Des occasions manquées
En 2017, la Haute Cour fédérale d’Éthiopie a ordonné à la CEDH d’enquêter sur les nombreuses allégations de torture et d’autres mauvais traitements dans les prisons. Les enquêteurs ont signalé avoir vu des cicatrices et d’autres marques sur le corps des plaignants, sans établir qu’elles résultaient d’actes de torture et de mauvais traitements. Ils ont fait valoir que la police aurait dû fournir des éléments médicolégaux au lieu de solliciter l’opinion d’un expert médical indépendant. Même lorsqu’elle s’est rendue sur les sites où auraient été infligés des actes de torture et des mauvais traitements, la CEDH n’a pas recueilli de rapports médicaux ni d’autres éléments de preuve.
« Il est décourageant de lire les rapports et de voir qu’aucun effort n’a été fait pour inclure le recueil d’éléments médicaux ou médicolégaux dans les investigations et qu’aucune explication n’est fournie pour cette omission. Un rapport remettait même en cause la crédibilité des plaignants au motif qu’ils n’avaient pas fourni de preuves médicales attestant d’actes de torture et d’autres mauvais traitements », a déclaré Joan Nyanyuki.
En 2013, dans une déclaration au Conseil des droits de l’homme, la CEDH a ignoré les graves préoccupations précédemment mentionnées par cet organisme de l’ONU et d’autres, au sujet de la torture et des mauvais traitements infligés dans les prisons éthiopiennes, préférant rendre compte de l’état très dégradé des établissements pénitentiaires dans le pays.
Le temps est venu de réformer
« Les autorités doivent traduire leur engagement en actes et réformer la CEDH, pour en faire une institution indépendante et impartiale, à la hauteur de sa mission qui consiste à apporter son soutien et contribuer aux réformes des droits humains en cours en Éthiopie », a déclaré Joan Nyanyuki.

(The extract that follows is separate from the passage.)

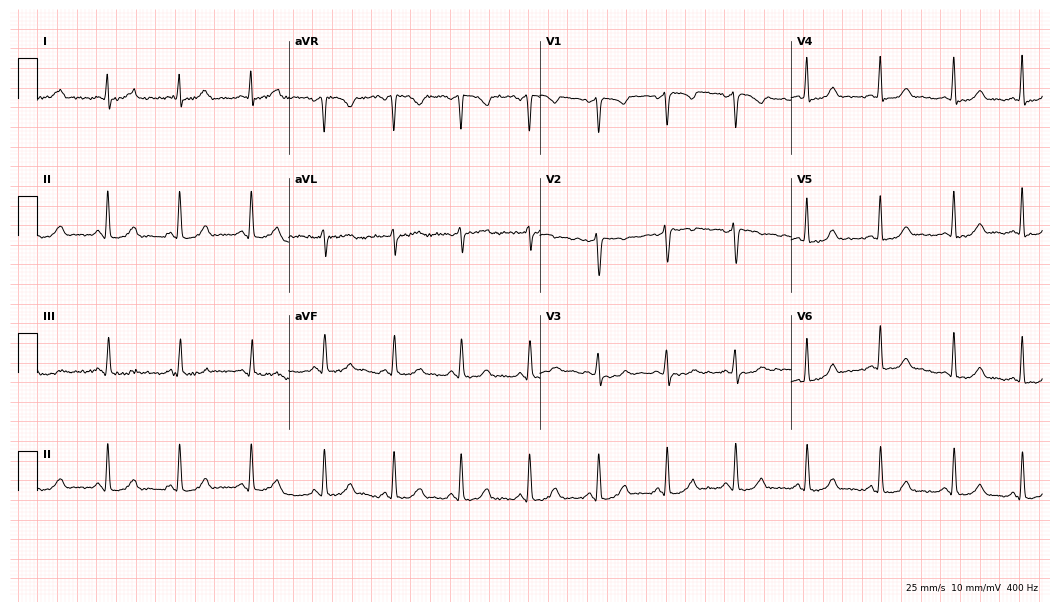
ECG — a 37-year-old woman. Labelled as a normal ECG.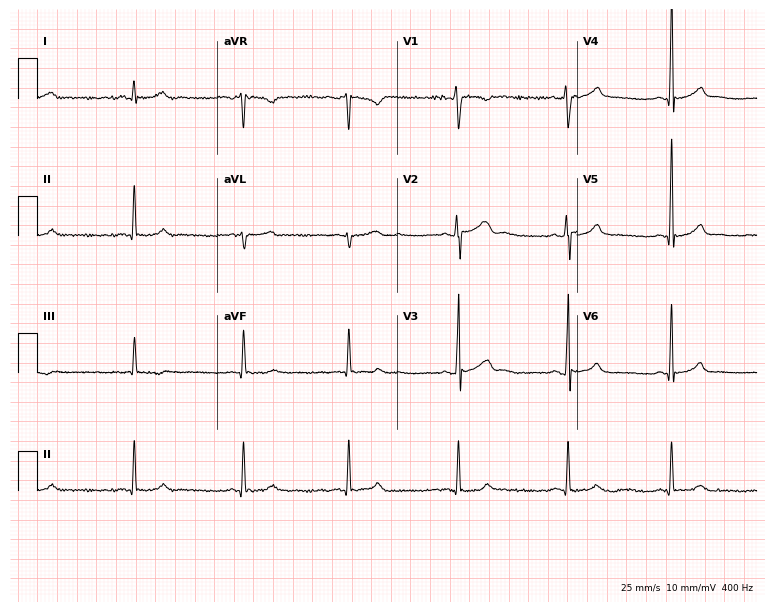
12-lead ECG from a 27-year-old man. Screened for six findings — first-degree AV block, right bundle branch block, left bundle branch block, sinus bradycardia, atrial fibrillation, sinus tachycardia — none is recorded.

Amnesty International recommande que la Commission soit restructurée en une institution chargée de promouvoir le respect pour les droits humains. La Chambre des Représentants du peuple doit revoir la proclamation portant création de la CEDH, afin de garantir un processus transparent, inclusif et neutre de nomination du responsable de la Commission, de son adjoint et des membres de la Commission, et de renforcer les dispositions relatives à l’application de ses recommandations.
« De son côté, le gouvernement éthiopien doit enquêter sur les manquements passés de la CEDH et garantir la non-répétition, afin de catalyser son évolution vers une véritable institution des droits humains capable de promouvoir le respect de ces droits dans le pays », a déclaré Joan Nyanyuki.